- Problem description -
The required response is the number of lines in the entries that include the word "sample", with nothing added.
[[ Dataset content, beginning ]]
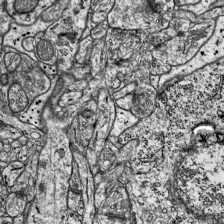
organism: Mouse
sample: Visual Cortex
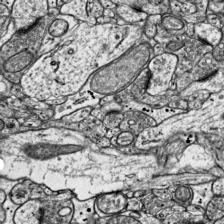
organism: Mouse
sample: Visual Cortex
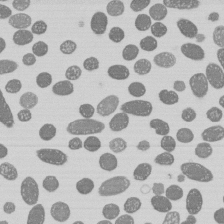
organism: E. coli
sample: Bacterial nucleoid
[[ Dataset content, end ]]
[[ Dataset content, beginning ]]
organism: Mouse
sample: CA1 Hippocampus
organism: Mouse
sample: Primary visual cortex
[[ Dataset content, end ]]
- Task solution -
5